4) Now we'll create the Phase 2 information. This can be found in VPNs -> AutoKey IKE (Note: Security level is set to custom, Remote Gateway is set to "Test.UserP1")
5) Now we'll modify the advanced settings. Click Advanced (Note: We're using DES and MD5 here. Replay Protection is on)
Now click return and okay to save your settings.
6) Now we'll need to create a policy. This will go from untrust to trust. This can be found in Policies.
Click new (Note: Source Address is Any-IPv4 or just Any if IPv6 is disabled, Destination Address is your local subnet, tunnel the connection though the VPN user "Test.UserP2")

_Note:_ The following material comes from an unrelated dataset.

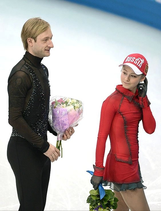 Евгений Плющенко и Юлия Липницкая завоевали золотые медали в командных соревнованиях по фигурному катанию.
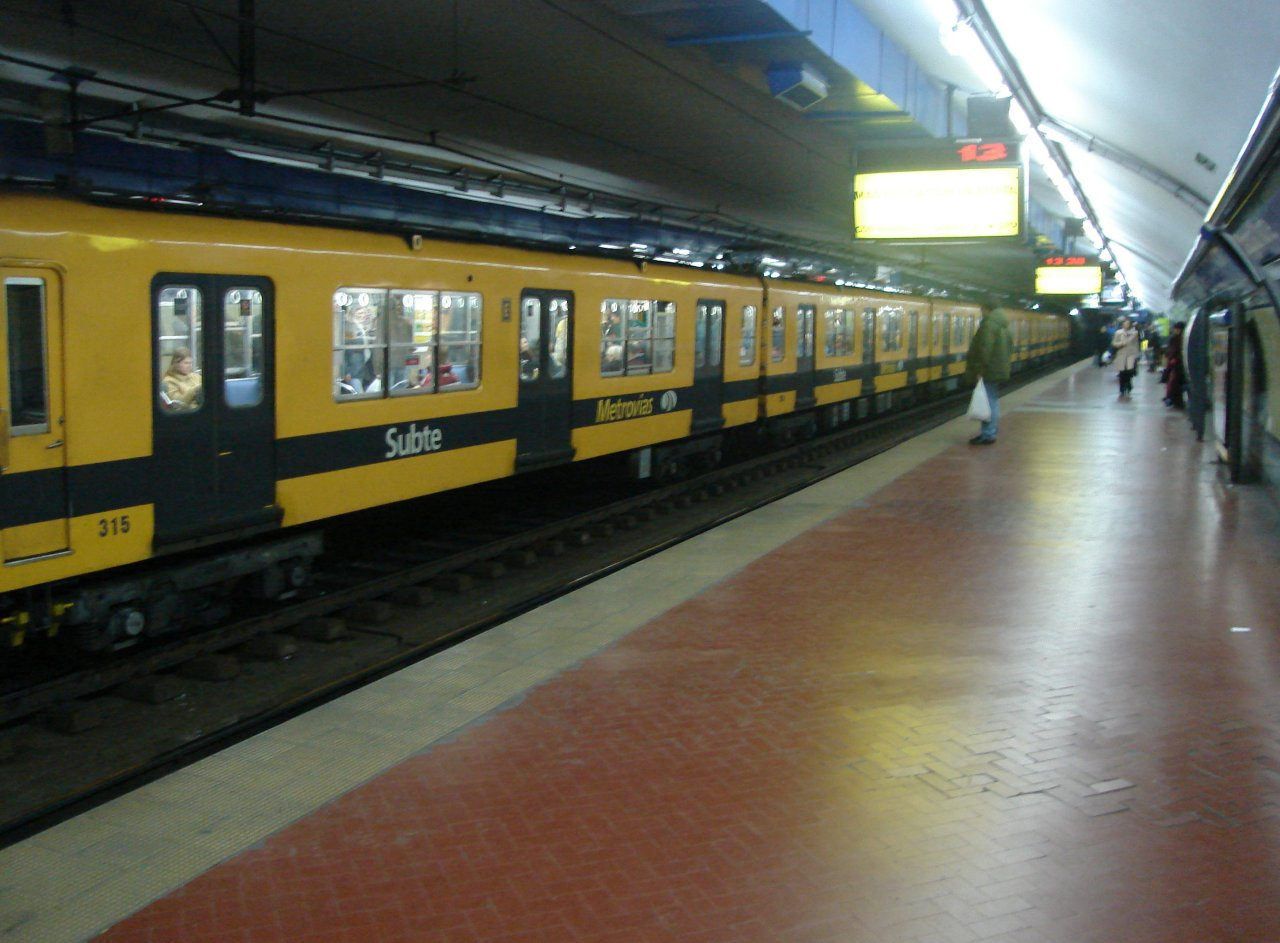 Vista de la estación Diagonal Norte de la red de subterráneos de la Ciudad de Buenos Aires desde el extremo norte del andén a Retiro

Now the Netscreen has been setup.
Setting up Netscreen Remote
1) Open the policy editor in Netscreen Remote
2) Create a new connection (Note: Type in the remote subnet details and set the secure gateway to your netscreens external address)
3) Now we'll setup the login details (Note: The Certificate is None, The ID Type is Domain Name and the value is "Test.User")
4) Now click Pre-Shared Key (Note: Type in the password you used when setting up the connection in the netscreen)
5) Now we'll set the connection to aggressive (Note: Enable PFS, DH is Group 2 and Enable Replay Dection)
6) Now we'll setup the Phase 1 details (Note: We're using DES and MD5 here. SA Life is 28800 seconds)
7) Now we'll setup the Phase 2 details (Note: The SA Life here is 3600 Seconds)
8) Save the settings and Test!
That should be all you need to do.
Notes
- The VPN may not work behind some NAT routers. You can try turning on NAT-T within the netscreen, although I find it doesn't normally work (newer versions such as 5.4 and 6.x seem to work just fine).
- Make sure the details in the Netscreen and Netscreen Remote Match (i.e Phase 1 policies etc)
- You can check the logs from both Netscreen and Netscreen Remote
- You cannot connect to the VPN while within the local subnet
- Netscreen Remote should be disabled when you're directly connected to the network
- Only traffic for the subnet is passed over the VPN.